Hello newtrainmoma, well, you lucked out with the locomotive that comes with the set. It has the rapido coupers on it, and they will work fine with the set. I own four of the 2-8-0 steam engines that come with the set. The set is not very old, these engines have only been out a couple of years. You did indeed get a good set. You can still get cars with the rapido couplers. Down the road if you wish to change to the knuckle type couplers, you can purchase wheel sets, called trucks, with the knuckle couplers and just change them out. This forun is the place to ask questions, those of us who're old timers will gladly help you out. Some of us will even change the couplers on the locomotive for you if you need it done sometime. Some of us will put knuckle couplers on one end of a car, and rapido on the other end so we can make up full trains with either type couplers.


----------



## Conductorjoe (Dec 1, 2011)

Xnats said:


> At age 7, I don't think you'll have to much to worry about. I started mine off at 5 and for the most part nothing major got broken. Just make sure the rules are set, trains never leave the track, trains don't crash into things and if you need help just ask. My son is actually better at setting stuff on the track, smaller hands and better eyesight go a long way I guess.


 Excellent advice ! What a great father !

I hope to be able to do that with my grandson when he gets older


----------



## NewTrainMama (Dec 17, 2011)

Hello, hello!

Thank you all for the excellent replies, I absolutely appreciate them. I'm sorry I didn't get back to this thread sooner. Seems any time I have time for the computer, it's to get necessary things done. *sigh*

Anyway...he is having a WONDERFUL time with the trains. They are set up on the wood floor of our un-occupied guest house. Initially, we set up an oval on our dining table, but that didn't work out well. Despite his honest attempt at responsibility, the engine fell to the tile floor. It still runs, but has a little bit of jumping and jerking intermittently now. And, the coupler broke off the rear. We installed a new one, off the caboose, but it sat too low and on any elevation changes, the tender would lose its cars. So, it's at Papa Ben's Train Store now to get a new, correctly set up coupler. The employee saw its jerkiness on a test run, but said the only way to possibly fix that is a complete overhaul, which would cost more than replacing the engine. Is that correct, do you know? 
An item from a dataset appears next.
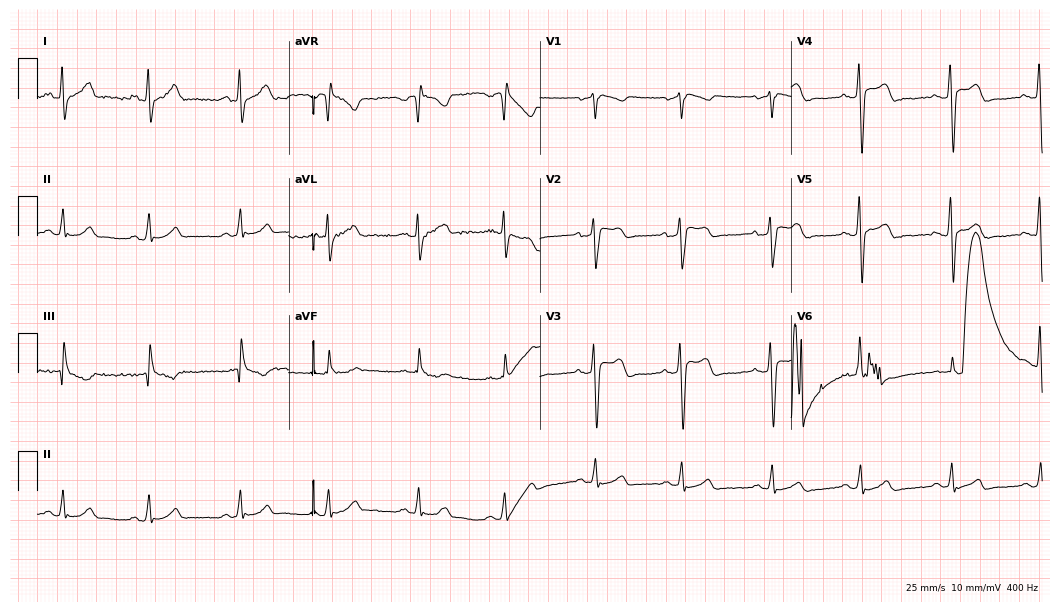
Standard 12-lead ECG recorded from a male patient, 39 years old. None of these six findings is recorded: first-degree AV block, right bundle branch block, left bundle branch block, sinus bradycardia, atrial fibrillation, sinus tachycardia.

I also bought a pier set to do an elevated figure eight, two switches to run a half oval around the firgure eight, a few consignment cars and ...yesterday I bought a consignment Kato Santa Fe locomotive. It runs beautifully and is more his style. I'll take over the steam engine when it comes back and run it with some Pennsylvania passenger cars, Strasburg-style. 

We are getting ready to finish the second story on our house (Houston = no basements) and when we do, we'll move his set over here and, if he's interested, begin working on a basic layout the length of a wall and around the corner a little. If he's not, we'll just tack down the tracks on a board and let him at it. He spends a few hours a day running his set, and loves every moment of it. I'm just not sure if he'll care about layouts right now. We went to see an N-scale club and he pretty much totally ignored the layout...just asking a thousand questions about the different trains. 

I have made a couple of cars with one Rapido, one magnetic knuckle coupler, so that we can mix and match. And, when Papa Ben's fixes the 2-8-0, he's putting a knuckle coupler on it.

Gotta run...sorry I haven't gotten all my thoughts out.


----------



## searstractorfan (May 30, 2011)

Get a hold of NIMT on here...He might be able to fix that jerk in it...He fixed up my HO thomas the tank engine that died(literally)....


----------



## THE TYCO MAN (Aug 23, 2011)

Trains are like cars. They parts and easy to fix once you know what to do and have the right tools. I do all my repairs to my fleet of N, HO, and 0-27.


----------